The deal is naturally interesting in that it provides Williams with access to the rapidly growing infrastructure needs in most of the primary shale plays. On the back of the deal, Williams proposes increasing the third quarter dividend by an astonishing 32% to an annualized rate of $2.24, providing the impetus for the stock gains. The company quickly rushed out to sell stock to pay for the deal, further suggesting that its stock rose too fast.
The first part of the plan is for Williams to purchase the 50% general partner interest in Access Midstream that it doesn't already own, along with 55.1 million units in Access Midstream Partners L.P. The deal with Global Infrastructure Partners II for $6 billion will increase Williams' ownership to 100% of the GP and 50% of the LP after the acquisition. The second part of the deal is to merge Access Midstream Partners L.P. with Williams Partners L.P., but this isn't guaranteed at this point.

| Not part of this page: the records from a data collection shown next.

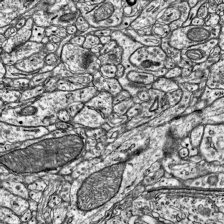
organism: Mouse
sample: Visual Cortex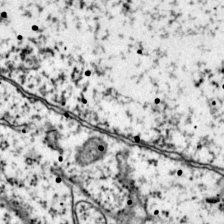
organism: Mouse
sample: Primary visual cortex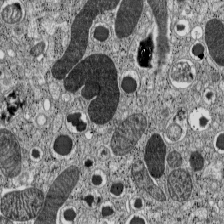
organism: C57BL Mouse
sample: Pancreatic islet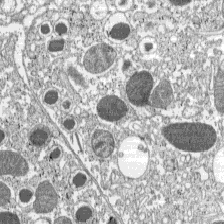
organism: C57BL Mouse
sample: Pancreatic islet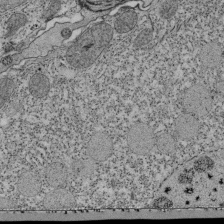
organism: Tetrahymena
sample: Cilia in tetrahymena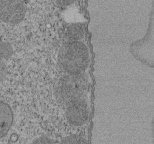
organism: Tetrahymena
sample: Cilia in tetrahymena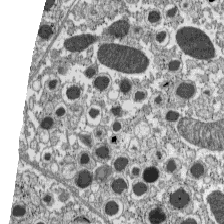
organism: C57BL Mouse
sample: Pancreatic islet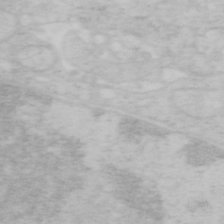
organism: Mouse
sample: OT-I killer T cells with ID8 ovarian cancer cells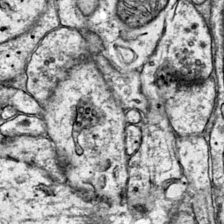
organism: Mouse
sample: Primary visual cortex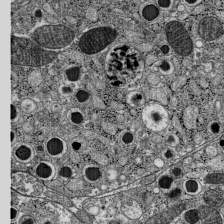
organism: C57BL Mouse
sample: Pancreatic islet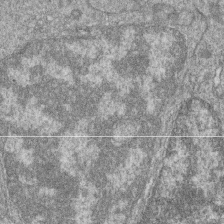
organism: Zebrafish
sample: Cilia; retinal pigment epithelium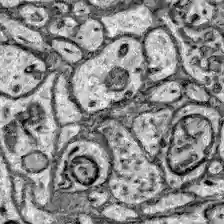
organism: Zebrafish
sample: Brain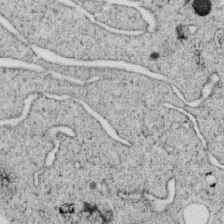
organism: C. elegans
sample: C. elegans oocyte; sperm cells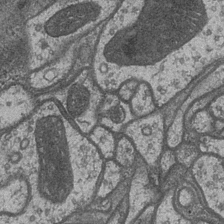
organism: Drosophila
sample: Optic medulla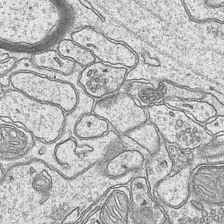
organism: Mouse
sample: CA1 Hippocampus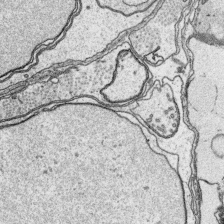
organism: Platynereis dumerilii
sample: Parapodia

Williams proposes a merger exchange ratio of 0.85 Access Midstream Partners units for each Williams Partners unit. For its part, Access Midstream's management released a statement saying it would review the proposal and do what was in the best interest of its unitholders. Both companies' stocks have fallen in the last few days, suggesting unhappy investors.
Creating a shale giant
Williams and Williams Partners were already creating a large shale infrastructure player with several large-scale projects to expand the transport of natural gas from the Marcellus Shale to both the Atlantic coast and back to the Gulf Coast. The deal with Access Midstream Partners will further expand access to gathering and transporting natural gas in the fast-growing shale plays.
Williams forecasts that distributions for the merged MLP will vastly exceed the previous Access Midstream guidance for 2015 and will come in substantially above 2014 levels. An interesting part of the deal is that due to the proposed combination of Williams Partners and Access Midstream, Williams Partners unitholders would actually have a lower expected cash distribution in 2015. The combined entity would have up to $5 billion in adjusted EBITDA in 2014, with roughly 73.5% of the total EBITDA attributable to Williams Partners.
The weakness in Access Midstream Partners' stock, especially compared to the nearly 25% gain of Williams, is suggestive that the market thinks that Williams is getting the better end of the deal. Clearly, the market has concerns about the increased distributions for Access Midstream Partners, probably centering more on whether the long-term growth is somewhat diluted by joining with the much larger Williams Partners. Williams also lowered forecasts for the year due to delays in getting the Geismar facility back into service along with higher construction costs and concerns about insurance payments.
With the quick sell of 55.1 million shares and the allotment for another 7.95 million shares, Williams is not a company worth rushing into at this level. The proposed merger of Access Midstream Partners and Williams Partners doesn't appear a certainty at the current valuation with neither investor group overly excited about the prospects based on the companies' stock reactions.